Galaxy evolution and galaxy environments

Our group —The Galaxy and Large Scale Structure evolution (GaLSSev)— part of the Department of Astronomy of the Universidad de Concepción (UdeC), is dedicated to the study of galaxy properties and the formation and evolution of galaxies as a function of the local environment in which they reside. Within this context, we focus our observations on galaxies in galaxy clusters and galaxy groups, the mass overdensities that delineate the filamentary distribution of matter in the universe. Clusters of galaxies are the most massive, gravitationally-bound structures known, and ideal laboratories to study the environmental processes that shape the galaxies we observe in the local universe. Those processes must be at the origin of some of the most prominent characteristics of clusters: the morphology-density relation and the red-sequence of galaxies in color-magnitude space. These relationships are the manifestation of the morphological changes of galaxies and the quenching of their star formation activity. Galaxy-galaxy and galaxy-intracluster medium interactions certainly play a role in that evolution, however, the details of where and when such transformations take place and which one dominates are still poorly understood. A significant progress in this line of research, to answer some of the outstanding questions regarding galaxy evolution, requires the use of state-of-the-art facilities equipped with the most advanced and versatile set of instruments, which our group has access to.

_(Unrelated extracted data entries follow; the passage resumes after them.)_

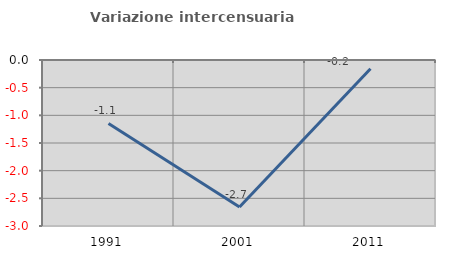
| Category | Variazione intercensuaria annua |
|---|---|
| 1991.0 | -1.147 |
| 2001.0 | -2.657 |
| 2011.0 | -0.157 |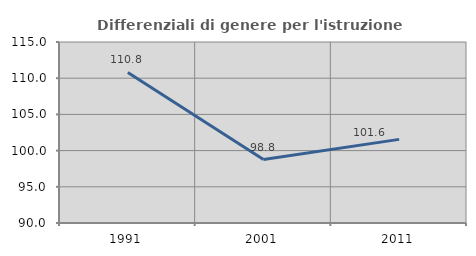
| Category | Differenziali di genere per l'istruzione superiore |
|---|---|
| 1991.0 | 110.79 |
| 2001.0 | 98.758 |
| 2011.0 | 101.551 |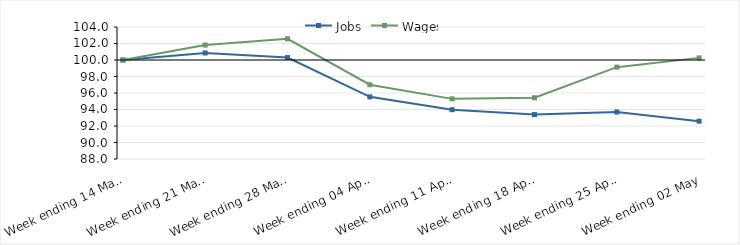
| Category | Jobs | Wages |
|---|---|---|
| 2020-03-14 | 100 | 100 |
| 2020-03-21 | 100.852 | 101.809 |
| 2020-03-28 | 100.295 | 102.575 |
| 2020-04-04 | 95.533 | 97.004 |
| 2020-04-11 | 93.98 | 95.289 |
| 2020-04-18 | 93.382 | 95.42 |
| 2020-04-25 | 93.694 | 99.134 |
| 2020-05-02 | 92.584 | 100.258 |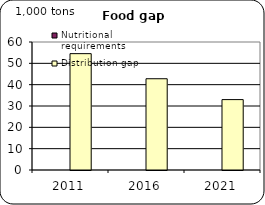
| Category | Nutritional requirements | Distribution gap |
|---|---|---|
| 2011.0 | 0 | 54.541 |
| 2016.0 | 0 | 42.775 |
| 2021.0 | 0 | 32.996 |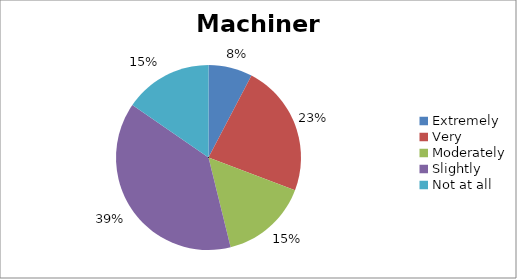
| Category | Machinery |
|---|---|
| Extremely | 1 |
| Very | 3 |
| Moderately | 2 |
| Slightly | 5 |
| Not at all | 2 |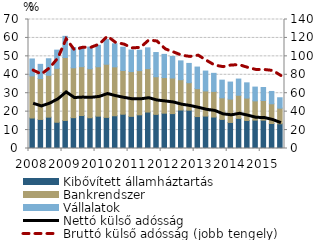
| Category | Kibővített államháztartás | Bankrendszer | Vállalatok |
|---|---|---|---|
| 2008.0 | 16.55 | 22.844 | 9.191 |
| 2008.0 | 15.766 | 22.179 | 7.719 |
| 2008.0 | 17.007 | 22.712 | 8.98 |
| 2008.0 | 14.246 | 29.259 | 9.867 |
| 2009.0 | 15.21 | 34.154 | 11.496 |
| 2009.0 | 16.735 | 27.065 | 10.981 |
| 2009.0 | 17.914 | 26.501 | 10.83 |
| 2009.0 | 16.675 | 26.59 | 11.753 |
| 2010.0 | 17.55 | 26.815 | 11.633 |
| 2010.0 | 16.894 | 28.851 | 13.352 |
| 2010.0 | 17.766 | 26.539 | 12.517 |
| 2010.0 | 18.606 | 23.75 | 12.61 |
| 2011.0 | 17.436 | 24.288 | 11.704 |
| 2011.0 | 18.274 | 23.983 | 11.067 |
| 2011.0 | 19.774 | 23.555 | 11.29 |
| 2011.0 | 18.508 | 20.429 | 13.138 |
| 2012.0 | 19.179 | 19.318 | 12.578 |
| 2012.0 | 18.933 | 19.324 | 11.677 |
| 2012.0 | 20.862 | 16.469 | 10.216 |
| 2012.0 | 20.781 | 14.923 | 10.463 |
| 2013.0 | 17.333 | 15.148 | 11.709 |
| 2013.0 | 17.602 | 13.643 | 10.775 |
| 2013.0 | 17.076 | 13.896 | 9.811 |
| 2013.0 | 15.786 | 11.721 | 9.576 |
| 2014.0 | 14.132 | 12.679 | 9.236 |
| 2014.0 | 16.357 | 12.531 | 8.788 |
| 2014.0 | 15.198 | 12.164 | 8.268 |
| 2014.0 | 15.395 | 10.451 | 7.476 |
| 2015.0 | 15.372 | 10.691 | 7.03 |
| 2015.0 | 13.573 | 10.694 | 6.688 |
| 2015.0 | 13.426 | 8.473 | 5.634 |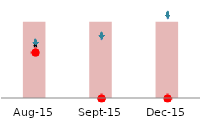
| Category | Series 1 |
|---|---|
| 2015-08-01 | 158.91 |
| 2015-09-01 | 158.91 |
| 2015-12-01 | 158.91 |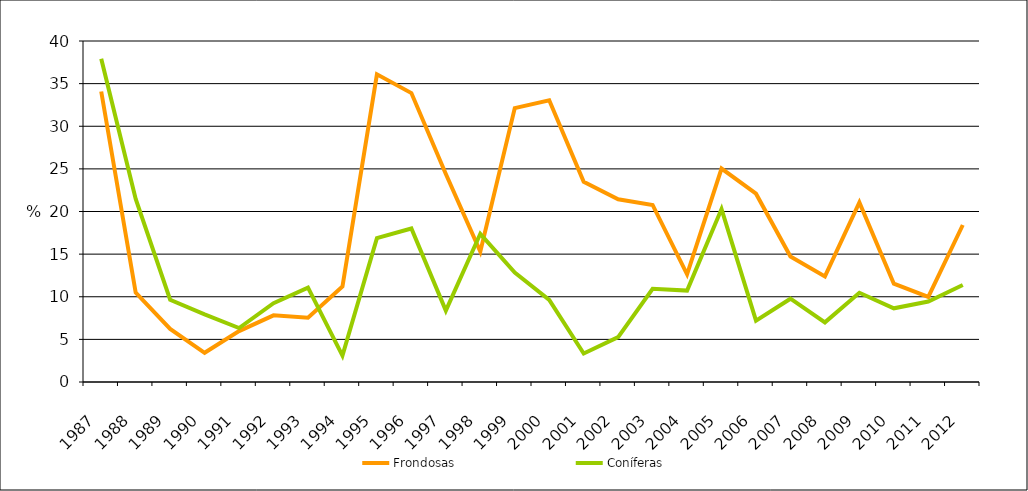
| Category | Frondosas | Coníferas |
|---|---|---|
| 1987.0 | 34.072 | 37.92 |
| 1988.0 | 10.494 | 21.477 |
| 1989.0 | 6.225 | 9.65 |
| 1990.0 | 3.425 | 7.927 |
| 1991.0 | 5.97 | 6.329 |
| 1992.0 | 7.818 | 9.242 |
| 1993.0 | 7.544 | 11.061 |
| 1994.0 | 11.201 | 3.105 |
| 1995.0 | 36.092 | 16.883 |
| 1996.0 | 33.894 | 18.006 |
| 1997.0 | 24.403 | 8.374 |
| 1998.0 | 15.289 | 17.384 |
| 1999.0 | 32.133 | 12.834 |
| 2000.0 | 33.045 | 9.639 |
| 2001.0 | 23.487 | 3.342 |
| 2002.0 | 21.439 | 5.263 |
| 2003.0 | 20.766 | 10.925 |
| 2004.0 | 12.628 | 10.724 |
| 2005.0 | 25.037 | 20.284 |
| 2006.0 | 22.091 | 7.198 |
| 2007.0 | 14.728 | 9.769 |
| 2008.0 | 12.39 | 6.995 |
| 2009.0 | 21.072 | 10.465 |
| 2010.0 | 11.536 | 8.645 |
| 2011.0 | 9.978 | 9.444 |
| 2012.0 | 18.415 | 11.384 |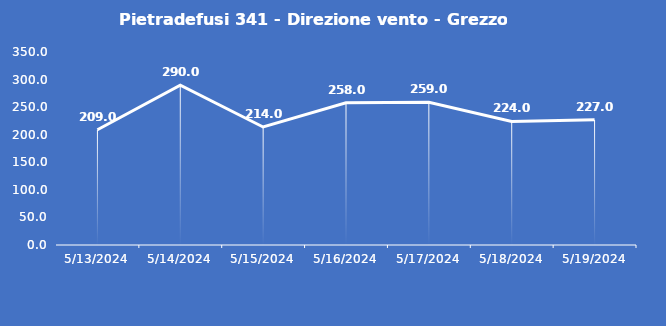
| Category | Pietradefusi 341 - Direzione vento - Grezzo (°N) |
|---|---|
| 5/13/24 | 209 |
| 5/14/24 | 290 |
| 5/15/24 | 214 |
| 5/16/24 | 258 |
| 5/17/24 | 259 |
| 5/18/24 | 224 |
| 5/19/24 | 227 |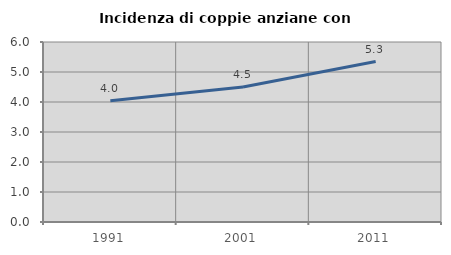
| Category | Incidenza di coppie anziane con figli |
|---|---|
| 1991.0 | 4.044 |
| 2001.0 | 4.497 |
| 2011.0 | 5.348 |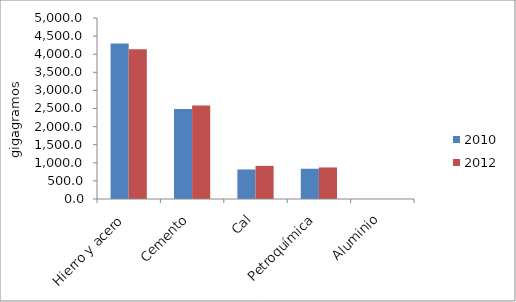
| Category | 2010 | 2012 |
|---|---|---|
| Hierro y acero | 4296.4 | 4138.92 |
| Cemento | 2483.59 | 2586.28 |
| Cal | 815.6 | 915.3 |
| Petroquímica | 835.6 | 871.61 |
| Aluminio | 0 | 0 |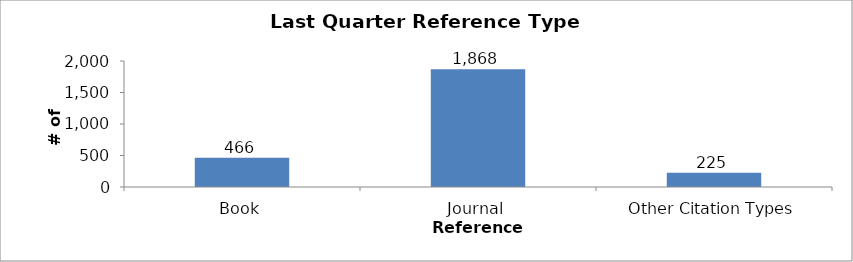
| Category | Total |
|---|---|
| Book | 466 |
| Journal | 1868 |
| Other Citation Types | 225 |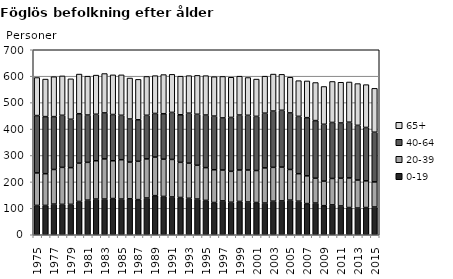
| Category | 0-19 | 20-39 | 40-64 | 65+ |
|---|---|---|---|---|
| 1975.0 | 111 | 123 | 217 | 144 |
| 1976.0 | 111 | 120 | 216 | 142 |
| 1977.0 | 116 | 131 | 200 | 151 |
| 1978.0 | 115 | 140 | 197 | 149 |
| 1979.0 | 115 | 139 | 183 | 153 |
| 1980.0 | 126 | 145 | 187 | 150 |
| 1981.0 | 131 | 143 | 179 | 147 |
| 1982.0 | 135 | 145 | 176 | 148 |
| 1983.0 | 135 | 152 | 174 | 149 |
| 1984.0 | 137 | 143 | 175 | 150 |
| 1985.0 | 135 | 149 | 168 | 153 |
| 1986.0 | 136 | 139 | 163 | 155 |
| 1987.0 | 133 | 145 | 157 | 153 |
| 1988.0 | 139 | 148 | 165 | 147 |
| 1989.0 | 148 | 146 | 165 | 143 |
| 1990.0 | 145 | 141 | 172 | 148 |
| 1991.0 | 143 | 142 | 178 | 144 |
| 1992.0 | 141 | 133 | 180 | 146 |
| 1993.0 | 138 | 133 | 189 | 142 |
| 1994.0 | 135 | 128 | 193 | 147 |
| 1995.0 | 130 | 124 | 199 | 149 |
| 1996.0 | 122 | 124 | 203 | 149 |
| 1997.0 | 128 | 117 | 197 | 157 |
| 1998.0 | 123 | 117 | 204 | 152 |
| 1999.0 | 126 | 119 | 208 | 147 |
| 2000.0 | 124 | 121 | 207 | 143 |
| 2001.0 | 122 | 121 | 205 | 141 |
| 2002.0 | 120 | 133 | 207 | 140 |
| 2003.0 | 127 | 128 | 213 | 140 |
| 2004.0 | 128 | 128 | 215 | 136 |
| 2005.0 | 131 | 116 | 214 | 135 |
| 2006.0 | 127 | 104 | 217 | 135 |
| 2007.0 | 118 | 105 | 220 | 139 |
| 2008.0 | 120 | 94 | 218 | 144 |
| 2009.0 | 110 | 93 | 215 | 143 |
| 2010.0 | 113 | 100 | 212 | 155 |
| 2011.0 | 109 | 105 | 209 | 154 |
| 2012.0 | 103 | 112 | 211 | 152 |
| 2013.0 | 101 | 106 | 207 | 158 |
| 2014.0 | 103 | 101 | 202 | 162 |
| 2015.0 | 105 | 95 | 188 | 166 |

Our team uses panchromatic, spectrophotometric data obtained with ground- and space-based observatories such as the VLT, Magellan, Gemini, ALMA, HST, and Spitzer, to name some. With these data, we are able to obtain redshifts, magnitudes, colors, line indices, and other relevant information for galaxies to characterize in the best possible way their properties, such as the stellar and gas mass content, stellar population mix, metal abundances, average ages, and star formation histories, among others. We can also characterize their environment by estimating local densities, the amount of substructure, and the overall dynamical state and dark matter content of the structure under consideration.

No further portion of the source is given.